St. Stephen I, Pope of Rome, reposed on this day in 257.

 

St. Stephen became the overseer of the Christian community of the city of Rome after the persecution under Emperor Decius (250–251). Certain rigorists, some of whom were confessors of the faith, denied the Christian community the right to reinstate those who had participated in idolatry or even formally obtained a certificate stating that they had done so (libeli).

All Christian divisions revolve around the interpretation of Holy Scripture. This time, Hebrew 6:5-6 could have served as a starting point for the controversy. The followers of the Roman presbyter Novatus refused to accept the so-called lapsi back into Catholic (i.e., universal) Church. At the same time, St. Stephen, Bishop of Rome, and St. Cyprian, Bishop of Carthage, disagreed with this attitude. (The restoration of St.

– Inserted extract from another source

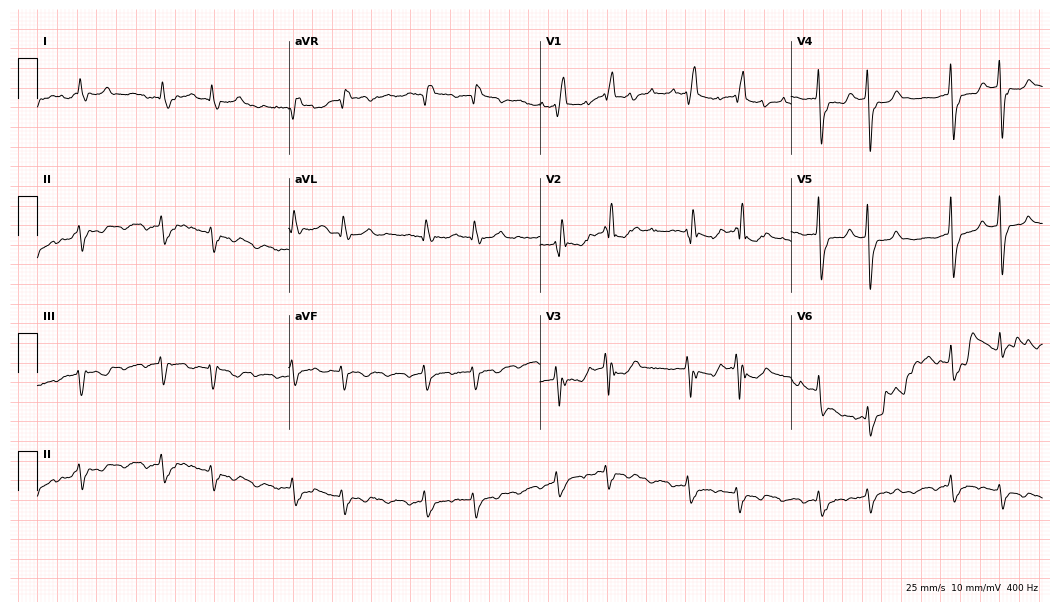
Electrocardiogram (10.2-second recording at 400 Hz), an 83-year-old man. Interpretation includes right bundle branch block, atrial fibrillation.
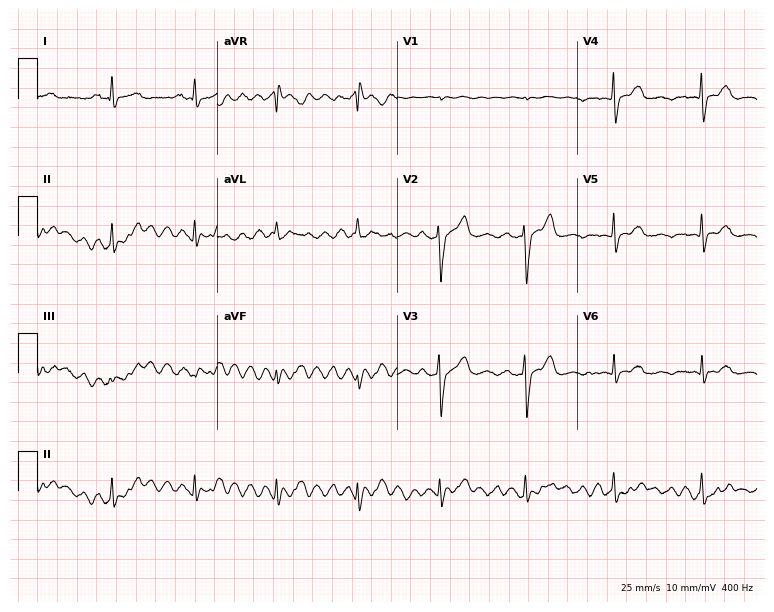
ECG (7.3-second recording at 400 Hz) — a male, 45 years old. Screened for six findings — first-degree AV block, right bundle branch block, left bundle branch block, sinus bradycardia, atrial fibrillation, sinus tachycardia — none is recorded. Only these six findings were labelled.

Peter as an Apostle by the Lord is a reference point here.) While both bishops were ready to accept the lapsed back into the Church, they disagreed on how to receive the Novatians. The learned Fr. Ambrose (Pogodin), godfather to Fr. Seraphim (Eugene Rose), wrote about this moment in history:

 “Some insisted that they be received only through baptism, i.e., not to recognize their previous baptism as valid even though it was correct in form (i.e., corresponding to the baptism performed in the Orthodox Church). Others maintained a more tolerant view, accepting as valid that baptism, which was performed by some heretics, since it was performed in the name of the Holy Trinity, and did not require that those coming into Orthodoxy from heresy be re-baptized. A stricter line was taken by Tertullian (himself a Montanist), St. Cyprian of Carthage, Firmilian of Caesarea, and Elanus of Tarsus. St. Cyprian, a proponent of the strict line, convoked two councils in this matter (255–256) and insisted that heretics be received by no other way than baptism. St. Stephen, Pope of Rome (253–257) could be considered to hold a more tolerant view, and his position, according to the famous Hefele, was supported by Eastern bishops.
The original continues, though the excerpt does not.